# K-State Soil Test Results



## RBall (Mar 16, 2021)

I recently tested my front and back yard and received the following results. I thought this might help someone googling and looking to potentially do a soil test from K-State if you're in the Midwest. Here is the text from the report (_no graphs or ph recommendations_).

Front Yard:


> *pH - Your pH level: 5.9*
> 
> pH recommendations: pH is a measure of the availability of nutrients needed for growth.
> The acceptable pH range for lawns is 5 to 7.5.
> ...


Back Yard:


> *pH - Your pH level: 5.1*
> 
> pH recommendations: pH is a measure of the availability of nutrients needed for growth.
> The acceptable pH range for lawns is 5 to 7.5.
> ...


I spoon fed milorganite throughout the season this year, so I'm wondering if that's why my numbers are "excessively high" for N, P & K.

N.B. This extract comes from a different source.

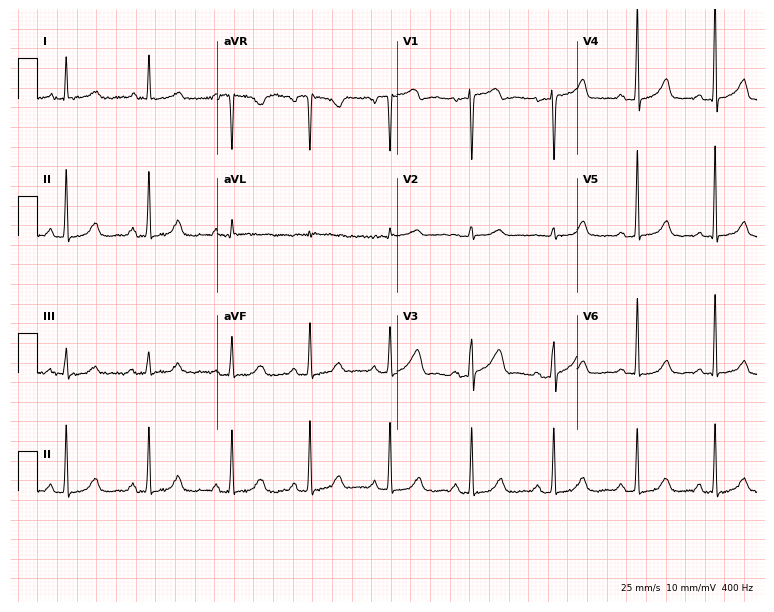
ECG — a female patient, 68 years old. Labelled as a normal ECG.

I wish the PH would have had a pounds of lime recommendation...I called in and they said they don't recommend lime based on my PH :shock: Is there any recommendation I should apply this winter to get my PH up to the optimal range? I'm flying blind at this point but at least now I know it's low. My front gets basically 100% shade after the spring leaves and I have two 70 year old pin oak trees (front/back) that I'm sure drive the PH lower.

I will definitely retest with another lab recommended here before the first application in the spring. Would you all still do a nitrogen blitz this fall? I recently over seeded KBG into a heavy PGR application and finally see some sprouts after a week in. I have the N-Ext Overseed Pack I was planning on spraying here shortly but also don't want to have excessively high nitrogen to the point where I'm causing harm... thoughts?


----------



## ksturfguy (Sep 25, 2018)

Damn your numbers are crazy high 

I would definitely lay off the milo for awhile lol. You can probably still spoon feed your lawn N through the fall but that's it. Are you seeing excessive growth?


----------



## RBall (Mar 16, 2021)

Like crazy high enough to the point I'm causing myself issues with growing turf? Ever since finding the Youtube Videos/this forum, my goal is golf course fairway quality. I can't believe they are this high - I'm leaning towards the sample is too close to the most recent fert app or something is off here.

I am not seeing excessive growth which is the strange part. I struggle with the trees in our area (acorns, water consumption, ph) and in the front, I have to over seed every year or it's worn out / half dead by end of year. I've been cutting at 2".


----------



## ksturfguy (Sep 25, 2018)

how close to your most recent app did you do your soil test? and is Milo the only fert you've used? I'm not a big fan of milo, one because it's expensive and 2 it has a lot of P in it. A lot of lawns do not need P or at least not very much.


----------



## RBall (Mar 16, 2021)

I applied .6lbs/N per 1,000 on July 2nd - .25 of that was Milo, the rest was a GrassPad High Iron Blend Mix.
The sample was taken probably Mid August timeframe.

Nitrogen Log from my Excel Table:
March - 1LB/1,000
April - 1LB/1,000
May - 1LB/1,000
June - .6lbs/1,000
July - .6lbs/1,000
August - No Fert Applied

Hope this helps. 
Will these numbers level out after the growing season and become "normal" come spring time? I'm just worried if I do a fall blitz of any kind, I don't want to negatively impact the turf health.


----------



## ksturfguy (Sep 25, 2018)

You've already applied 4.2 LBS of N. Most universities recommend 3-4 LBS per year so you've already reached that. I don't think you would do major harm if you apply a little more and get to 5 LBS of N but also probably not needed either. In the future don't apply as much in the spring/summer.


----------



## TheCutShop (Jun 24, 2021)

How does it look? Let's see it.


----------



## RBall (Mar 16, 2021)

I'll try to post some pics. I ran the sunjoe dethatcher and scarifier through it and it basically ripped up everything to almost bare. Which tells me my root system was horrible.

Based on my PH, is there any suggestions for lbs or lime and when? The extension office didn't suggest any but it's a low ph.


----------



## g-man (Jun 15, 2017)

Call them. They should tell you exactly how much to use based on the soil test.


----------



## RBall (Mar 16, 2021)

Tried both the lab and the county extension office and both responses are the same - I don't need any lime. I'll throw down a couple bags of lime after the last mow of the season but am going blind really. I'll test with labs recommended here in the spring but wanted to get a head start on correcting it.


----------



## g-man (Jun 15, 2017)

5.1 needs lime. Don't just go blind. Get a better soil lab test.


----------